МЖ: Мужчины и женщины | страница 8



Достоевский, как Гумберт Гумберт, любил вертеться около детских приютов. Такое внимание к «деткам», если оно не по обязанности, а, так сказать, по душевной склонности, – всегда очень подозрительно в вышеуказанном смысле. «Лолита», в сущности, – пародия на Достоевского.

А. Белый гениально обронил: «Будь он в царстве детей, он развратил бы их».

Еще: присутствие всякого рода «хромоножек» у Достоевского. Он, как Лебядкин, свою любовь обусловливает: «Ей, если б она сломала ногу». Он любил не только убивать и избивать своих героинь, но и калечить их. Правда, в «Братьях Карамазовых» все эти девочки нашли свою заступницу – Лизу (!) Хохлакову (в свою очередь, как сказали бы в старину, лишенную употребления ног). Она за всех девочек, за всех Лиз отомстила: сидит в кресле, ест ананасный компот и отрезает пальчики у распятого (!) мальчика. Это Достоевский самому себе мстит, да и девочек-то он убивал – в себе. Это он – девочка, млеющая от восторга, когда к ней приближается Ставрогин. Это вот и есть «идеал содомский» у Достоевского. «Содом» отнюдь не аллегория. Стоит ли говорить, что «порка» – эвфемизм?

Понятно, что природа этого мления – сексуальная, но было тут что-то еще, и важнейшее. Достоевский – надо ли повторять? – всё-таки не клинический случай. Этот мазохизм в нем сублимирован, он породил состояние, именуемое христианским дионисизмом. Это тема о религиозном обращении у Достоевского. Модель этого обращения – у Франциска Ассизского: унижение, перерастающее в блаженство.

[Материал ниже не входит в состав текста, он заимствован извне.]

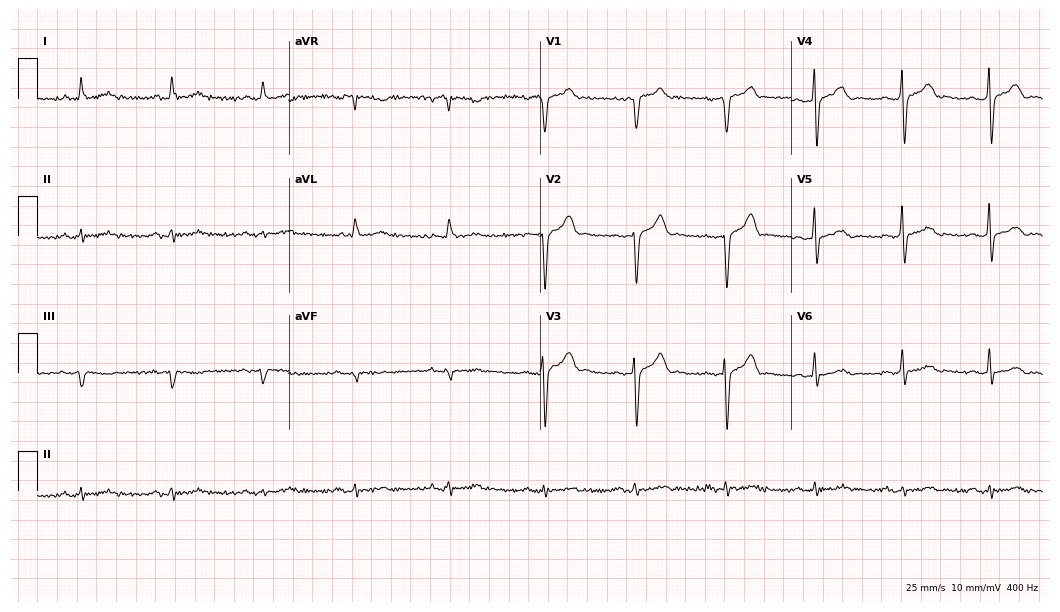
12-lead ECG from a 58-year-old man. Labelled as a normal ECG.
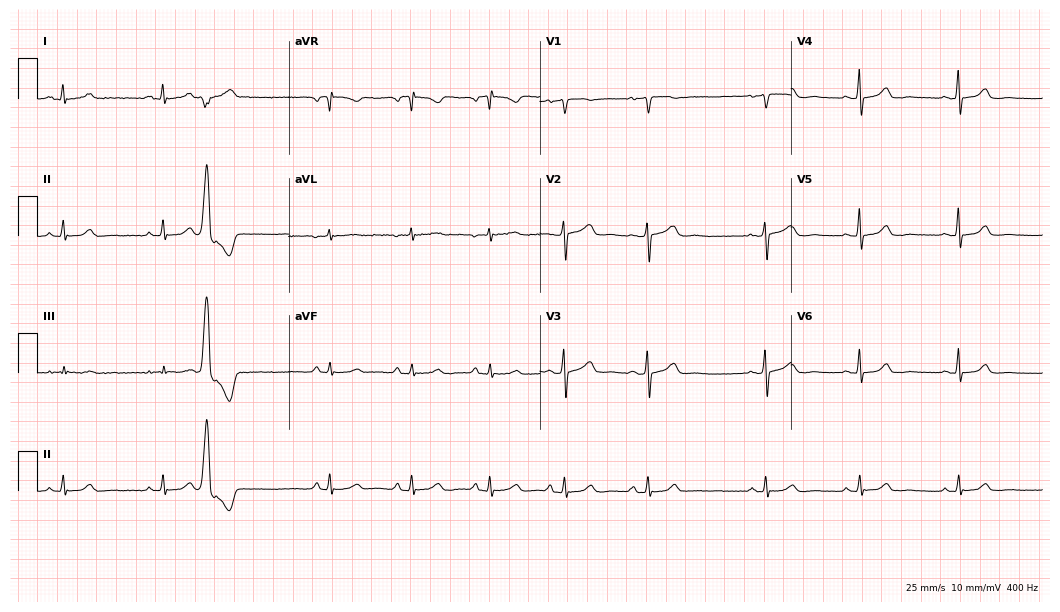
12-lead ECG (10.2-second recording at 400 Hz) from a female, 42 years old. Screened for six findings — first-degree AV block, right bundle branch block, left bundle branch block, sinus bradycardia, atrial fibrillation, sinus tachycardia — none is recorded.
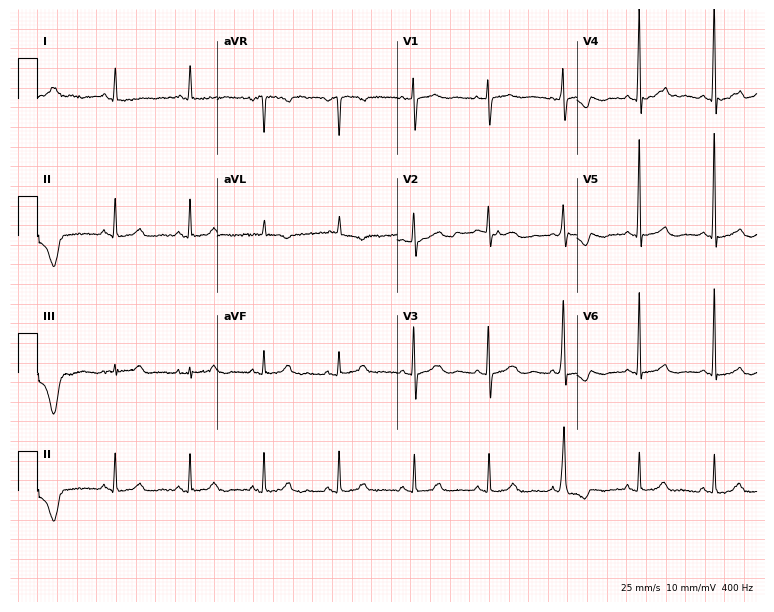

Честертон пишет в книге о святом Франциске:

<…> когда он вернулся с позором из похода, его называли трусом. Во всяком случае, после ссоры с отцом его называли вором <…> над ним подсмеивались. Он остался в дураках. Всякий, кто был молод, кто скакал верхом и грезил битвой, кто воображал себя поэтом и принимал условности дружбы, поймет невыносимую тяжесть этой простой фразы. Обращение святого Франциска, как и обращение святого Павла, началось, когда он упал с лошади. Нет, оно было хуже, чем у Павла, – он упал с боевого коня. Все смеялись над ним. Все знали: виноват он или нет, он оказался в дураках. <…> Он увидел себя крохотным и ничтожным, как муха на большом окне, увидел дурака. И когда он смотрел на слово «дурак», написанное огненными буквами, слово это стало сиять и преображаться <…> когда Франциск вышел из пещеры откровения, он нес слово «дурак» как перо на шляпе, как плюмаж, как корону. Он согласился быть дураком, он был готов стать еще глупее – стать придворным олухом Царя Небесного.